[Courses] [Perl] Part 6: The "m//" Operator

Fri Aug 8 12:48:50 EST 2003

LinuxChix Perl Course Part 6: The "m//" Operator

Contents
1) Introduction
2) Introducing the m// Operator
3) A Crash Course on Perl Regular Expressions
4) Back to "m//"
5) Exercise
6) Answers to Previous Exercises
7) Licensing Announcement
8) Past Information
9) Credits

             -----------------------------------

1) Introduction

Having seen the "tr///" operator, we are now going to look at the "m//"
operator, which stands for "match". Because this requires an understanding of
regular expressions, we give a crash course on that. If you're already
familiar with regular expressions, you should still skim over the crash
course because Perl regular expressions have handy shortcuts that you may not
be aware of.

As you may have noticed, Part 6 is twice as long as Part 5, so you may want
to take a break around the beginning of section 4. Consider yourself lucky:
Part 6 was originally about a third longer, but I finally caved in and moved
some material to Part 7.

             -----------------------------------

2) Introducing the m// operator

Try running this program:

   #!/usr/bin/perl -w
   use strict;

   my $a = 'I talked to Alice this morning.';
   my $b = 'I talked to Bobby this morning.';
   print "'$a' matches /Bob/ \n"    if   $a =~ m/Bob/;
   print "'$b' matches /Bob/ \n"    if   $b =~ m/Bob/;

What happens?

This example makes it look as though "m//" indicates whether one piece of
text contains another.
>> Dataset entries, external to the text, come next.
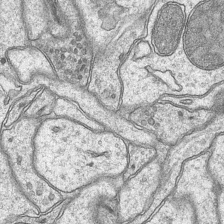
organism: Mouse
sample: CA1 Hippocampus
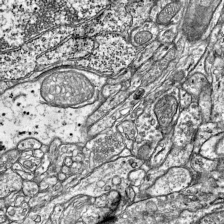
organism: Mouse
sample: Visual Cortex
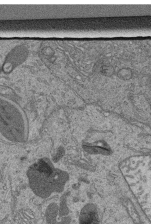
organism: Human
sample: Retinal organoid Rod and Cone cells
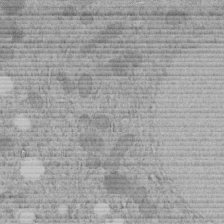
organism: C. elegans
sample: C. elegans embryo early stage
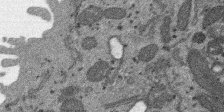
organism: Human
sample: Lung epithelial cells infected with SARS-CoV-2
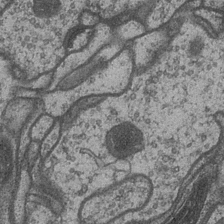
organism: Drosophila
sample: Optic medulla
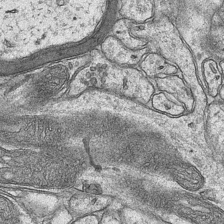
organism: Mouse
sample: CA1 Hippocampus
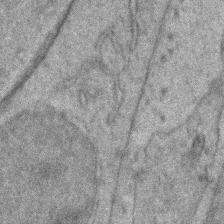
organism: Zebrafish
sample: Zebrafish embryo
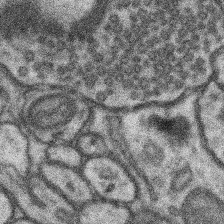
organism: Mouse
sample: Somatosensory cortex neuropil
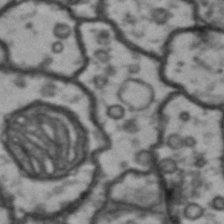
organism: Drosophila
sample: Brain
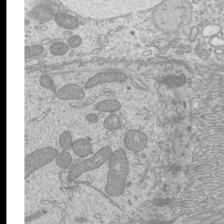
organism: Mouse
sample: Cilia; mouse epididymis
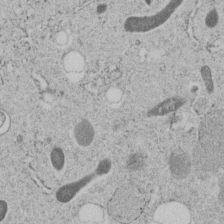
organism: C. elegans
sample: C. elegans embryo early stage
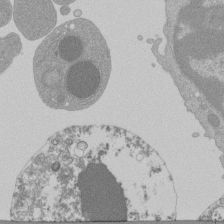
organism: Mouse
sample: Activated Pmel transgenic CD8+ T Cells
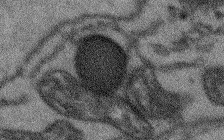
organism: Arabidopsis thaliana
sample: Root tip
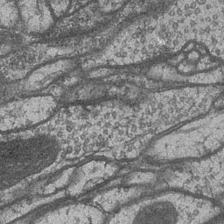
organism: Drosophila
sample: Optic medulla
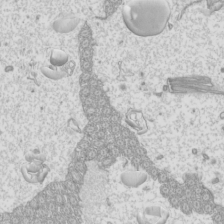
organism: Mouse
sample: Cilia; mouse epididymis
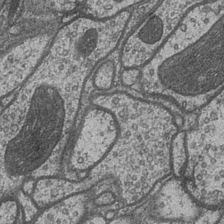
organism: Drosophila
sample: Optic medulla
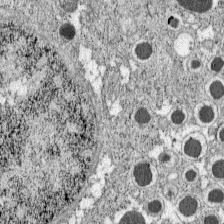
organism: C57BL Mouse
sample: Pancreatic islet
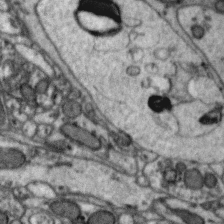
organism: Zebra finch
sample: Brain
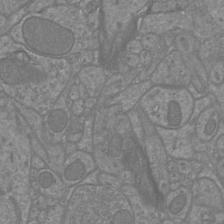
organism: Mouse
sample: Cortical neurons
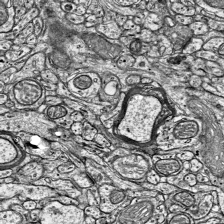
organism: Mouse
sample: Visual Cortex
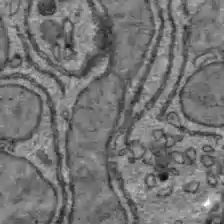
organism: C57BL Mouse
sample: Liver
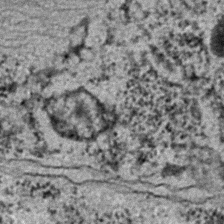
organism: C. elegans
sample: C. elegans embryo
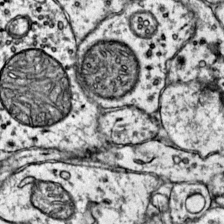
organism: Mouse
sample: Primary visual cortex
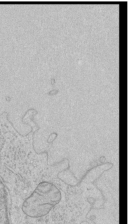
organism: Human
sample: Mitochondria in HCT116 cells
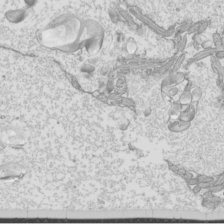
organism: Mouse
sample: Cilia; mouse epididymis
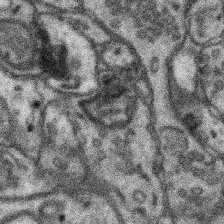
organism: Mouse
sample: Somatosensory cortex neuropil
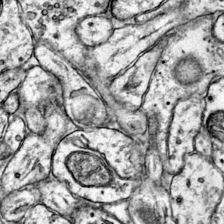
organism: Mouse
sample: Primary visual cortex
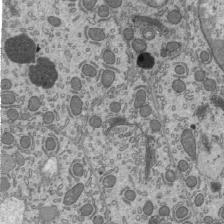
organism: Mouse
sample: Mouse epididymis efferent ductule cilia
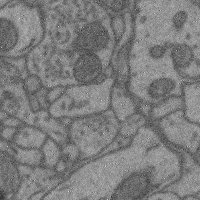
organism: Mouse
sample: Cerebral cortex
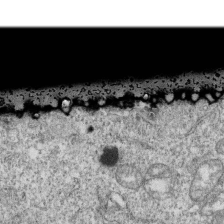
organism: Human
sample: HeLa cell HIV synapse
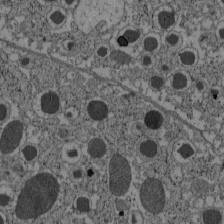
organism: C57BL Mouse
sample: Pancreatic islet
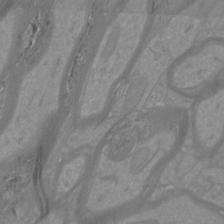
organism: Mouse
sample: Cortical neurons
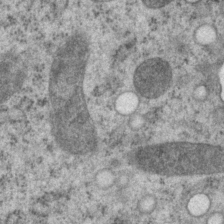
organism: P. pacificus
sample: Pharynx
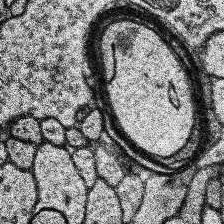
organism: Human
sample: Temporal Lobe
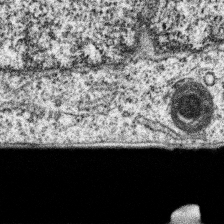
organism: Human
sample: HeLa cells
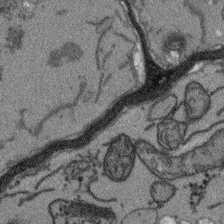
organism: Arabidopsis thaliana
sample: Root tip
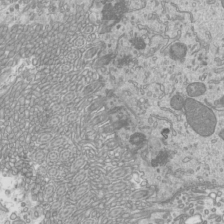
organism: Mouse
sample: Cilia; mouse epididymis
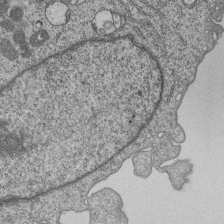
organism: Human
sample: MDA-MB-231 cells
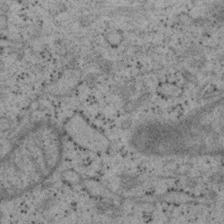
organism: Human
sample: HeLa cells
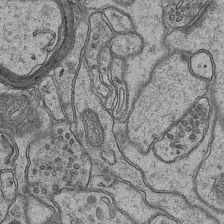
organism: Mouse
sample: CA1 Hippocampus
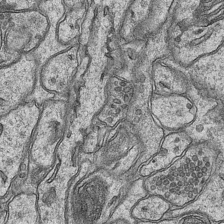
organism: Mouse
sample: CA1 Hippocampus
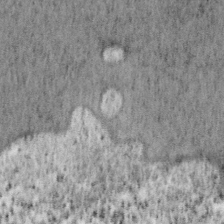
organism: Mouse
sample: OT-I killer T cells with ID8 ovarian cancer cells
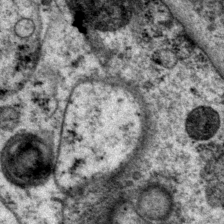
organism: P. pacificus
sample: Pharynx
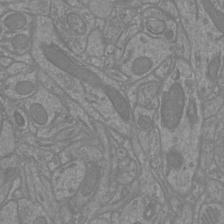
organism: Mouse
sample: Cortical neurons
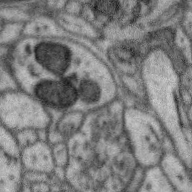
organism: Zebra finch
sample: Brain
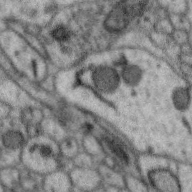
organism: Zebra finch
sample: Brain
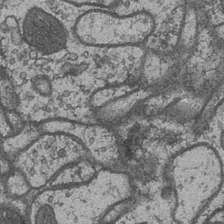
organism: Drosophila
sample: Optic medulla
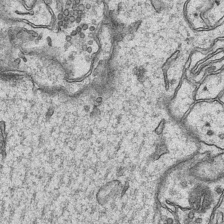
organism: Mouse
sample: CA1 Hippocampus
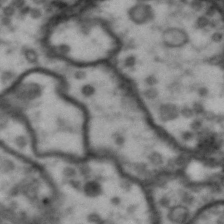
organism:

In fact, "m//" performs a "regular expression" match
(or "pattern match"), which is much, much more powerful. We haven't seen
regular expressions yet, but we're going to look at them in a moment.
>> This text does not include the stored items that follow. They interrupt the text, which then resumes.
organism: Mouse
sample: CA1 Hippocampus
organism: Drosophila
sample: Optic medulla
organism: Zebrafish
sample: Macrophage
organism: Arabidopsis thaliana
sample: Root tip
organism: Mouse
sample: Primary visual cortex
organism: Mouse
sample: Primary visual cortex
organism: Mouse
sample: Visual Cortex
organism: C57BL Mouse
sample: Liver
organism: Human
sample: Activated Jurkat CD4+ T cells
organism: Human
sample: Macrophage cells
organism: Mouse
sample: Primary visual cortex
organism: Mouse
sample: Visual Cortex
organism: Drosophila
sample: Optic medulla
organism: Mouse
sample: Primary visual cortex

By the way, Perl is big on avoiding redundancy. If you use a slash as the
delimiter, you can omit the letter "m" entirely! So the last two statements
of the above program could have been written like this:

   print "'$a' matches /Bob/ \n"    if   $a =~ /Bob/;
   print "'$b' matches /Bob/ \n"    if   $b =~ /Bob/;

In fact, most Perl programmers prefer to write it that way. But remember: it
only works if your delimiter is a slash!

Now we're going to look at regular expressions in more detail. But keep these
four things in mind:

a) "m//" is used to test whether a given string matches or does not match a
certain regular expression.

b) The match does not need to be a separate word: in the previous example,
/Bob/ matched "Bobby".

c) The syntax of "m//" is similar to the syntax of "tr///". So we could have
used "m!Bob!" or "m<Bob>" instead of "m/Bob/".
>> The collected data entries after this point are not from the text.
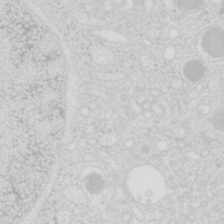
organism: Mouse
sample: Pancreas
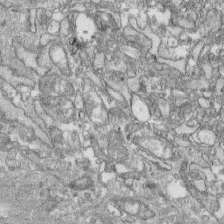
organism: Human
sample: CRL-1474
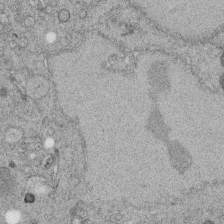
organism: C. elegans
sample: C. elegans embryo early stage
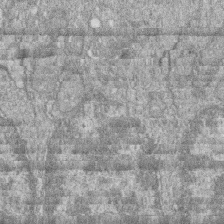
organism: Zebrafish
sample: Cilia; retinal pigment epithelium
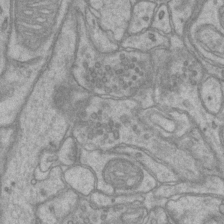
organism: Mouse
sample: CA1 Hippocampus
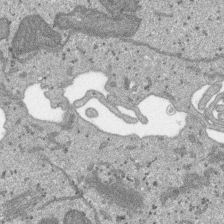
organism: Human
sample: Lung epithelial cells infected with SARS-CoV-2
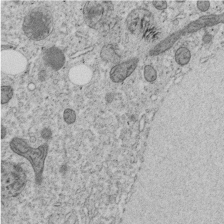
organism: C. elegans
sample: C. elegans embryo early stage
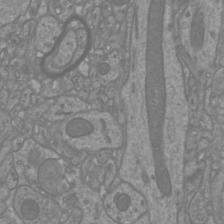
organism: Mouse
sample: Cortical neurons
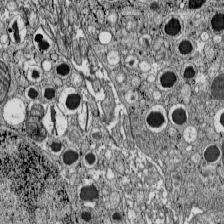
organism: C57BL Mouse
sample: Pancreatic islet
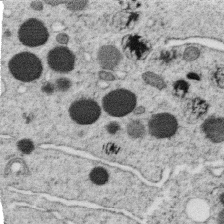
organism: C. elegans
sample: C. elegans oocyte; sperm cells
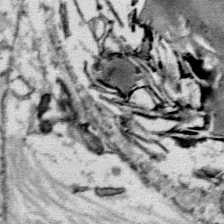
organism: Mouse
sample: Mouse Salivary gland
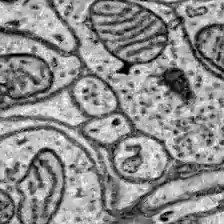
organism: Zebrafish
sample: Brain
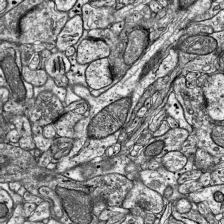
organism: Mouse
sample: Visual Cortex
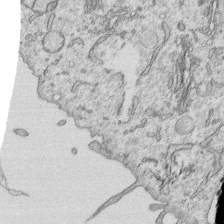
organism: Human
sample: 1205lu cells
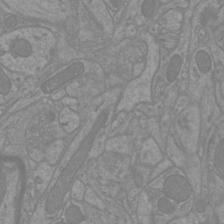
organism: Mouse
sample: Cortical neurons
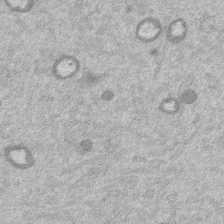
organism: Mouse
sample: Dividing mouse embryo 1 cell stage
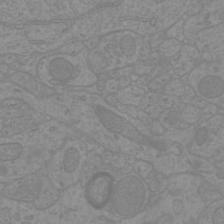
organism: Mouse
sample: Cortical neurons
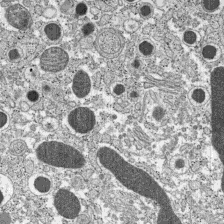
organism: C57BL Mouse
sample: Pancreatic islet

d) You can omit the "m" if your delimiter is a slash.

             -----------------------------------

3) A Crash Course on Perl Regular Expressions

Regular expressions are well-known in Unix circles, though they're not unique
to Unix and they certainly don't require Unix to work. Beware that different
Unix tools (like grep and sed) use different "flavors" of regular
expressions, so the patterns you use in Perl probably aren't directly
portable to other tools.

In Perl regular expressions, the following characters have special meaning:
   . * + ? | ^ $ @ ( ) [ ] { } \
   and the delimiter (usually slash)

They can all be escaped with a backslash.

Okay, let's start with the easiest special character: the period (dot). The
period matches any single character (except a newline, but we'll see more
about that in Part 7). So /a.c/ matches "abc", "aNc" or "a%c". If you want to
match exactly "a.c", escape the period with a backslash: /a\.c/

Square brackets indicate a list of possible choices:
   /a[123]b/  matches exactly three strings: "a1b", "a2b" and "a3b".

A dash inside square brackets indicates a range, just as in "tr///":
   /a[1-9]b/  matches "a1b", "a2b", "a3b", ..., "a9b".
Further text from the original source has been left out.